Researchers are evaluating an enhanced care package for adults with advanced HIV disease (CD4 count below 200 cells/µL) in Uganda. This Phase III, cluster randomized trial aims to compare 24-week survival rates with retention in care between the enhanced package and the standard of care. The study addresses delays in lab-based CD4 testing that can postpone antiretroviral therapy (ART) initiation and screening for opportunistic infections (OIs), which often leads to severe complications and hospitalizations. The intervention group receives point-of-care CD4 testing using the Visitect lateral flow assay along with an enhanced screening and prevention package for opportunistic infections. This includes more sensitive tests such as FujiFilm SILVAMP TB LAM and Cryptococcal Antigen semi-quantitative LFA, plus a shorter, intensive tuberculosis preventive therapy (1 month of isoniazid and rifapentine) and treatment for severe cryptococcal infections if indicated. The control group undergoes standard CD4 testing by flow cytometry and receives the World Health Organization's recommended OI screening and prophylaxis, including urine TB LAM, 6 months of isoniazid, and fluconazole for asymptomatic cryptococcal antigen positivity. Participants will be monitored over 24 weeks for their survival and retention in care. Assessments include CD4 counts, OI screening, and treatment adherence, with the goal to reduce delays in treatment initiation and improve outcomes. The study spans 5 years and randomizes four clinics to either intervention or standard care, with ongoing follow-up to measure the effectiveness and safety of the enhanced package in real-world community settings.

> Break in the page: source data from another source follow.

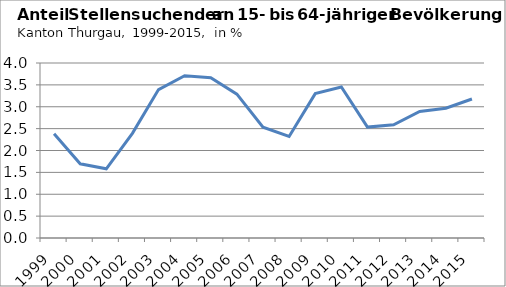
| Category | Anteil an 15- bis 64-jähriger Bevölkerung
in % |
|---|---|
| 1999.0 | 2.384 |
| 2000.0 | 1.696 |
| 2001.0 | 1.582 |
| 2002.0 | 2.392 |
| 2003.0 | 3.392 |
| 2004.0 | 3.709 |
| 2005.0 | 3.665 |
| 2006.0 | 3.288 |
| 2007.0 | 2.532 |
| 2008.0 | 2.321 |
| 2009.0 | 3.3 |
| 2010.0 | 3.453 |
| 2011.0 | 2.535 |
| 2012.0 | 2.589 |
| 2013.0 | 2.892 |
| 2014.0 | 2.966 |
| 2015.0 | 3.178 |
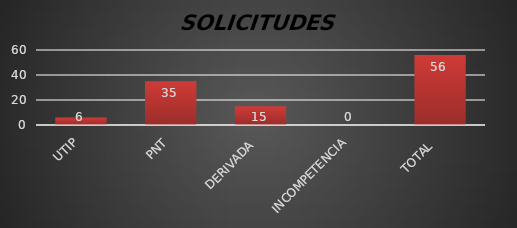
| Category | Series 1 |
|---|---|
| UTIP | 6 |
| PNT | 35 |
| DERIVADA  | 15 |
| INCOMPETENCIA | 0 |
| TOTAL  | 56 |

Researchers are evaluating the safety and effectiveness of a new short 6-week daily rifapentine treatment compared to the standard 12-16 week rifamycin-based treatments for latent tuberculosis infection (LTBI). This trial focuses on people at higher risk of developing active tuberculosis and is conducted in various settings with different TB incidence rates. The study aims to test if the shorter treatment is not worse than the longer standard treatments in terms of safety and effectiveness. Participants are randomly assigned to either the experimental group receiving 600 mg of rifapentine daily for 6 weeks or to a control group receiving one of three standard treatments: 12 weeks of once-weekly rifapentine and isoniazid, 12 weeks of daily rifampin and isoniazid, or 16 weeks of daily rifampin. Dosage adjustments are made based on patient weight according to established guidelines. A total of 1,120 participants will be assessed for safety and 3,400 for effectiveness, followed for 24 months after enrollment. During the study, participants will be monitored for treatment discontinuation due to adverse drug reactions and for the development of tuberculosis. Safety and effectiveness will be evaluated by comparing the rates of drug discontinuation and new TB cases between the two groups. Follow-up includes clinical assessments and laboratory tests over a 24-month period to ensure comprehensive monitoring of participant health and treatment outcomes.